Тянулись часы. Мы сидели и ждали – ждали неизвестно чего. Сидели то в комнате с пластиковыми стульями, то с дядей Ксавье. Приехали Франсуаза с Селестой. Увели tante Матильду попить кофе. Это я настояла. Мне хотелось ненадолго остаться с дядей Ксавье наедине. Говорили, что он все еще без сознания, но я не очень-то понимала, что это значит. Взяла его за руку: она была квадратная, грубая, в царапинах. Я ее целовала. Не могла остановиться. Перецеловала каждый палец, один за другим, каждый ноготь, каждую складку, и между пальцами целовала. Каким-то образом мои волосы, мои слезы, губы настолько слились с его руками, что я бросила все попытки их разделить. Я приникла к нему, моя голова лежала рядом с его головой на подушке, а волосы падали ему на лицо. Его ладони были прижаты к моему лицу, как маска. У меня не было возможности сказать ему, как сильно я его люблю. Даже если бы он меня слышал, если бы находился в сознании, я не смогла бы этого сделать. Все было мало для этого. Не было слов, чтобы выразить всю силу моей любви. Не было на свете ничего, что могло бы передать хотя бы половину тех чувств, которые я к нему испытывала. Мне хотелось быть внутри него. Хотелось, чтобы он обнял меня так сильно, чтобы я растворилась в нем без остатка или он растворился во мне, чтобы он понял чтобы мне не было необходимости как-то озвучивать это.

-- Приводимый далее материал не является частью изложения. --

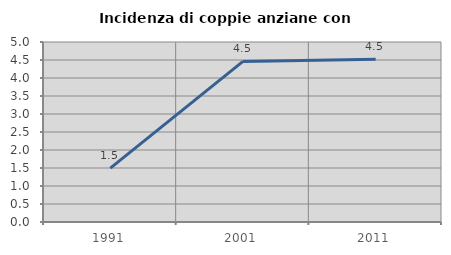
| Category | Incidenza di coppie anziane con figli |
|---|---|
| 1991.0 | 1.496 |
| 2001.0 | 4.461 |
| 2011.0 | 4.523 |
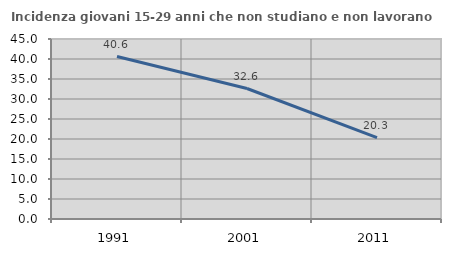
| Category | Incidenza giovani 15-29 anni che non studiano e non lavorano  |
|---|---|
| 1991.0 | 40.625 |
| 2001.0 | 32.622 |
| 2011.0 | 20.339 |
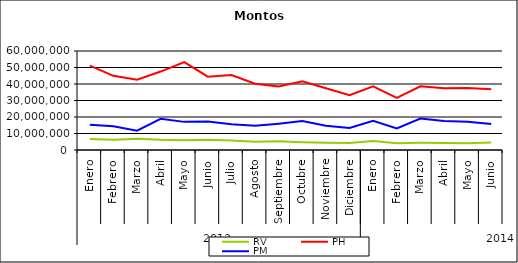
| Category | RV | PH | PM |
|---|---|---|---|
| 0 | 6603412.357 | 51097257.501 | 15291994.497 |
| 1 | 6144371.716 | 44938482.89 | 14418861.164 |
| 2 | 6870539.137 | 42574717.992 | 11735480.075 |
| 3 | 6139858.354 | 47535968.024 | 18924825.739 |
| 4 | 5890476.617 | 53273527.932 | 17047621.863 |
| 5 | 6142686.449 | 44450017.2 | 17254269.094 |
| 6 | 5792277.798 | 45481930.674 | 15546714.502 |
| 7 | 4962192.427 | 40196203.529 | 14644148.591 |
| 8 | 5244267.415 | 38549056.812 | 15946518.356 |
| 9 | 4723321.466 | 41614732.22 | 17536811.707 |
| 10 | 4437368.656 | 37439358.84 | 14761398.421 |
| 11 | 4226608.984 | 33178083.97 | 13384599.022 |
| 12 | 5420667.417 | 38592535.269 | 17738595.757 |
| 13 | 4106438.771 | 31549668.118 | 13082413.394 |
| 14 | 4333641.03 | 38643419.598 | 19107804.717 |
| 15 | 4275572.01 | 37358737.373 | 17555594.298 |
| 16 | 4139390.073 | 37637742.383 | 17146834.395 |
| 17 | 4553837.188 | 36763239.571 | 15771052.834 |
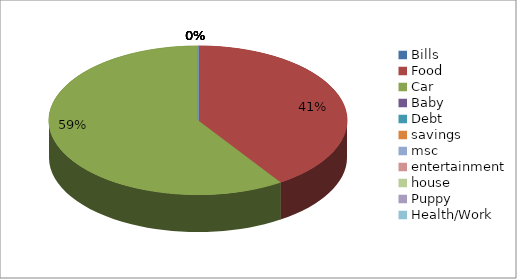
| Category | Series 0 |
|---|---|
| Bills | 0 |
| Food | 23.99 |
| Car | 35 |
| Baby  | 0 |
| Debt | 0 |
| savings | 0 |
| msc | 0 |
| entertainment | 0 |
| house | 0 |
| Puppy | 0 |
| Health/Work | 0 |
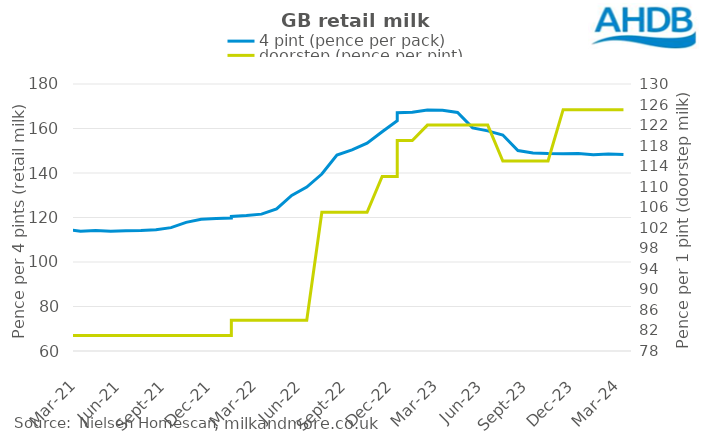
| Category | 4 pint (pence per pack) |
|---|---|
| 2020-08-15 | 114.2 |
| 2020-09-12 | 114.1 |
| 2020-10-10 | 113.75 |
| 2020-11-07 | 114.06 |
| 2020-12-05 | 114.24 |
| 2021-01-02 | 113.97 |
| 2021-01-30 | 114.7 |
| 2021-02-27 | 114.84 |
| 2021-03-27 | 113.79 |
| 2021-04-24 | 114.18 |
| 2021-05-22 | 113.83 |
| 2021-06-19 | 114.1 |
| 2021-07-17 | 114.14 |
| 2021-08-14 | 114.52 |
| 2021-09-11 | 115.44 |
| 2021-10-09 | 117.82 |
| 2021-11-06 | 119.17 |
| 2021-12-04 | 119.54 |
| 2022-01-01 | 119.79 |
| 2022-01-29 | 120.46 |
| 2022-02-26 | 120.9 |
| 2022-03-26 | 121.51 |
| 2022-04-23 | 123.89 |
| 2022-05-21 | 129.92 |
| 2022-06-18 | 133.7 |
| 2022-07-16 | 139.53 |
| 2022-08-13 | 148.05 |
| 2022-09-10 | 150.4 |
| 2022-10-08 | 153.41 |
| 2022-11-05 | 158.57 |
| 2022-12-03 | 163.54 |
| 2022-12-31 | 167.11 |
| 2023-01-28 | 167.29 |
| 2023-02-25 | 168.27 |
| 2023-03-25 | 168.2 |
| 2023-04-22 | 167.2 |
| 2023-05-20 | 160.26 |
| 2023-06-17 | 158.95 |
| 2023-07-15 | 157.05 |
| 2023-08-12 | 150.08 |
| 2023-09-09 | 148.96 |
| 2023-10-07 | 148.72 |
| 2023-11-04 | 148.63 |
| 2023-12-02 | 148.72 |
| 2023-12-30 | 148.54 |
| 2024-01-27 | 148.19 |
| 2024-02-24 | 148.51 |
| 2024-03-23 | 148.29 |
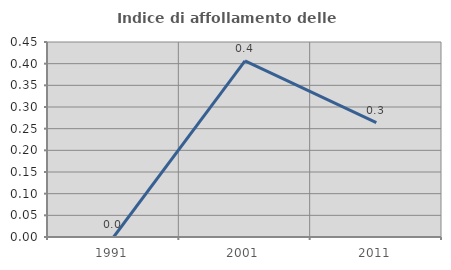
| Category | Indice di affollamento delle abitazioni  |
|---|---|
| 1991.0 | 0 |
| 2001.0 | 0.407 |
| 2011.0 | 0.264 |
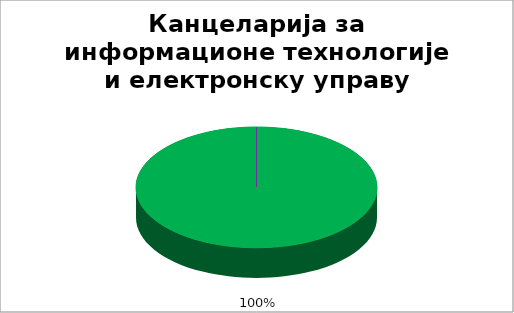
| Category | Канцеларија за информационе технологије и електронску управу |
|---|---|
| 0 | 1 |
| 1 | 0 |
| 2 | 0 |
| 3 | 0 |
| 4 | 0 |
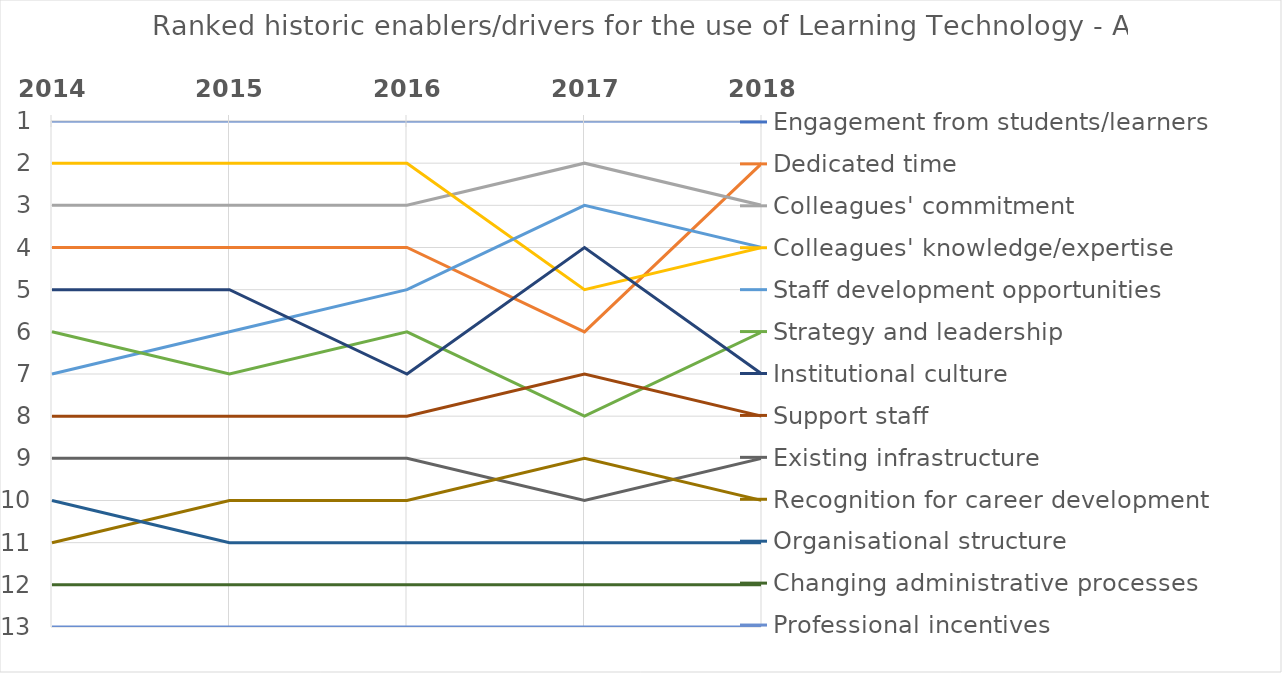
| Category | Engagement from students/learners | Dedicated time | Colleagues' commitment | Colleagues' knowledge/expertise | Staff development opportunities | Strategy and leadership | Institutional culture | Support staff | Existing infrastructure | Recognition for career development | Organisational structure | Changing administrative processes | Professional incentives |
|---|---|---|---|---|---|---|---|---|---|---|---|---|---|
| 2014.0 | 1 | 4 | 3 | 2 | 7 | 6 | 5 | 8 | 9 | 11 | 10 | 12 | 13 |
| 2015.0 | 1 | 4 | 3 | 2 | 6 | 7 | 5 | 8 | 9 | 10 | 11 | 12 | 13 |
| 2016.0 | 1 | 4 | 3 | 2 | 5 | 6 | 7 | 8 | 9 | 10 | 11 | 12 | 13 |
| 2017.0 | 1 | 6 | 2 | 5 | 3 | 8 | 4 | 7 | 10 | 9 | 11 | 12 | 13 |
| 2018.0 | 1 | 2 | 3 | 4 | 4 | 6 | 7 | 8 | 9 | 10 | 11 | 12 | 13 |
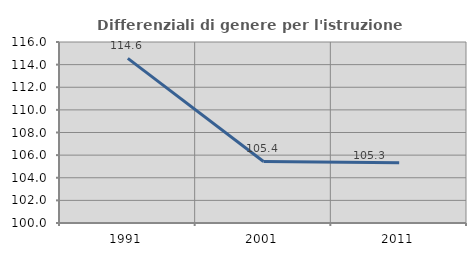
| Category | Differenziali di genere per l'istruzione superiore |
|---|---|
| 1991.0 | 114.554 |
| 2001.0 | 105.437 |
| 2011.0 | 105.318 |
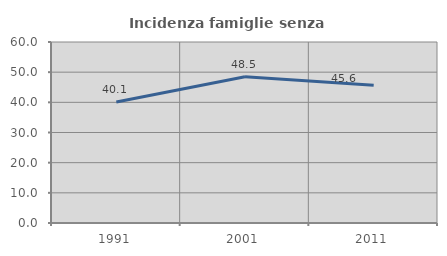
| Category | Incidenza famiglie senza nuclei |
|---|---|
| 1991.0 | 40.107 |
| 2001.0 | 48.5 |
| 2011.0 | 45.641 |
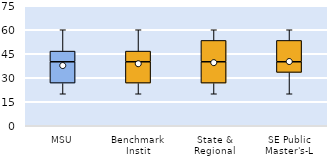
| Category | 25th | 50th | 75th |
|---|---|---|---|
| MSU | 26.667 | 13.333 | 6.667 |
| Benchmark Instit | 26.667 | 13.333 | 6.667 |
| State & Regional | 26.667 | 13.333 | 13.333 |
| SE Public Master's-L | 33.333 | 6.667 | 13.333 |
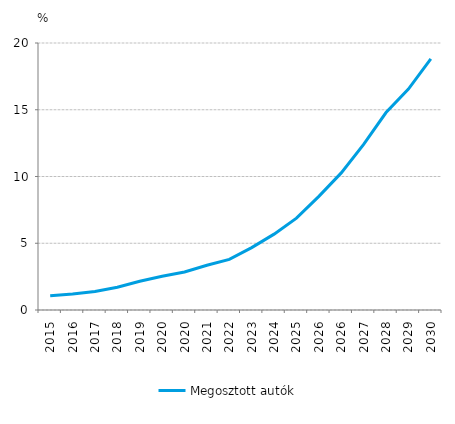
| Category | Megosztott autók |
|---|---|
| 2015.0 | 1.069 |
| 2016.0 | 1.197 |
| 2017.0 | 1.389 |
| 2018.0 | 1.706 |
| 2019.0 | 2.149 |
| 2020.0 | 2.529 |
| 2020.0 | 2.846 |
| 2021.0 | 3.351 |
| 2022.0 | 3.794 |
| 2023.0 | 4.675 |
| 2024.0 | 5.682 |
| 2025.0 | 6.877 |
| 2026.0 | 8.511 |
| 2026.0 | 10.269 |
| 2027.0 | 12.404 |
| 2028.0 | 14.79 |
| 2029.0 | 16.548 |
| 2030.0 | 18.808 |
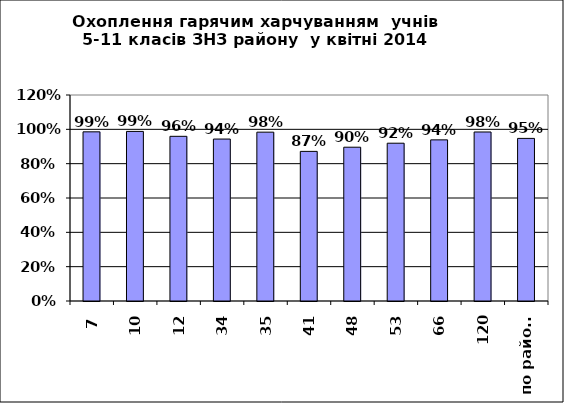
| Category | 135 326 471 350 |
|---|---|
| 7 | 0.985 |
| 10 | 0.988 |
| 12 | 0.959 |
| 34 | 0.943 |
| 35 | 0.984 |
| 41 | 0.872 |
| 48 | 0.896 |
| 53 | 0.919 |
| 66 | 0.939 |
| 120 | 0.984 |
| по району | 0.947 |
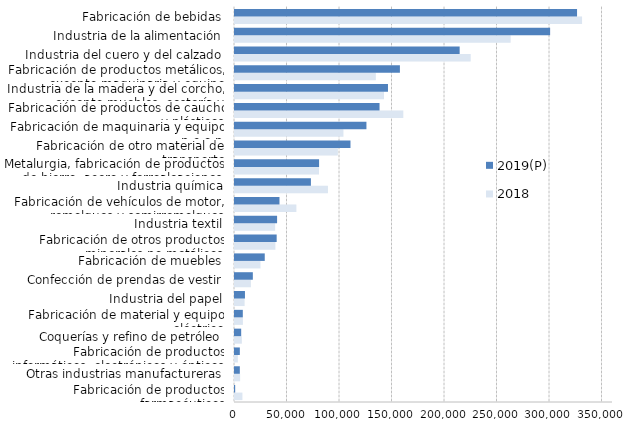
| Category | 2018 | 2019(P) |
|---|---|---|
| Fabricación de productos farmacéuticos | 7042.321 | 175.743 |
| Otras industrias manufactureras | 4888.11 | 4601.5 |
| Fabricación de productos informáticos, electrónicos y ópticos | 2705.444 | 4602.553 |
| Coquerías y refino de petróleo | 6523.902 | 5890.655 |
| Fabricación de material y equipo eléctrico | 7535.062 | 7439.16 |
| Industria del papel | 9131.73 | 9483.599 |
| Confección de prendas de vestir | 15133.135 | 16987.359 |
| Fabricación de muebles | 24280.961 | 28329.71 |
| Fabricación de otros productos minerales no metálicos | 38486.405 | 39688.437 |
| Industria textil | 38215.163 | 40089.13 |
| Fabricación de vehículos de motor, remolques y semirremolques | 58454.263 | 42369.566 |
| Industria química | 88521.608 | 72304.002 |
| Metalurgia, fabricación de productos de hierro, acero y ferroaleaciones | 80007.384 | 80079.187 |
| Fabricación de otro material de transporte | 97970.778 | 109974.322 |
| Fabricación de maquinaria y equipo n.c.o.p. | 103290.256 | 125181.423 |
| Fabricación de productos de caucho y plásticos | 160301.186 | 137655.498 |
| Industria de la madera y del corcho, excepto muebles, cestería y espartería | 141883.112 | 145688.313 |
| Fabricación de productos metálicos, excepto maquinaria y equipo | 134135.984 | 157049.968 |
| Industria del cuero y del calzado | 224470.039 | 213967.78 |
| Industria de la alimentación | 262503.434 | 300123.781 |
| Fabricación de bebidas | 330555.239 | 325765.07 |
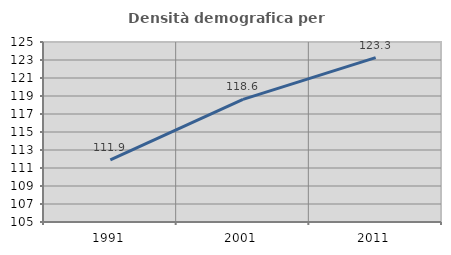
| Category | Densità demografica |
|---|---|
| 1991.0 | 111.908 |
| 2001.0 | 118.624 |
| 2011.0 | 123.267 |
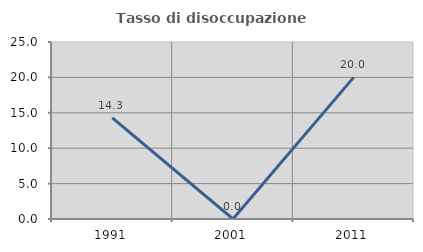
| Category | Tasso di disoccupazione giovanile  |
|---|---|
| 1991.0 | 14.286 |
| 2001.0 | 0 |
| 2011.0 | 20 |
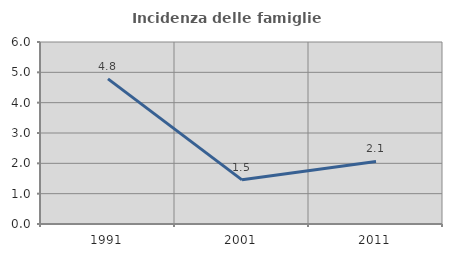
| Category | Incidenza delle famiglie numerose |
|---|---|
| 1991.0 | 4.785 |
| 2001.0 | 1.456 |
| 2011.0 | 2.062 |

В эти минуты где-то на задворках моего сознания вялый, безгранично холодный и испуганный человечек, который там до сих пор обитал – и который навсегда останется там жить, потому что так сильно человек измениться не может, – с некоторым удивлением подумал, что, возможно, я все-таки знала о любви больше, чем мне казалось. Я дотронулась до щеки дяди Ксавье. На ней появилась щетина, надо бы побрить. Я поцеловала эту колючую щеку. Я хотела забраться к нему в кровать и обнять, хотела согреть его. Вернуть ему энергию. Но застеснялась: вдруг войдет сестра или tante Матильда и обнаружит меня. И я осталась наполовину сидеть, наполовину лежать, прижавшись щекой к его щеке, умоляя его не уходить. Прислушивалась к его дыханию и думала, что это был единственный человек, которого я по–настоящему любила. Он ничего от меня не требовал, ничего не навязывал. Я нравилась ему такой, какая я есть. Я любила его за то, что он безоговорочно позволял мне быть собой. Я подумала обо всех остальных: о моем отце, который прожил достаточно, чтобы оставить после себя неприятное чувство своего превосходства; об отце приемном, который был хорошим человеком и делал намного больше того, что требовал от него долг, но который, совершенно не по своей вине, всегда был только отцом и потому (не без резона) был уверен, что я должна отвечать ему дочерней привязанностью; о Тони, не имевшем не малейшего понятия, на ком он женился, в основном, наверное, потому, что я не позволяла ему этого узнать. Да разве я могла ему это позволить? Даже Гастон, которого я бесстыдно использовала в своих интересах, видел во мне воплощение его собственных тайных фантазий, точно так же, как и для меня он был воплощением моих. Но Ксавье полюбил меня с первого же взгляда, даже со всеми моими шрамами на лице и моим новоприобретенным острым язычком, и продолжал любить без усилий, обид и скрытых видов на меня, и с этим я никогда ничего не смогу поделать.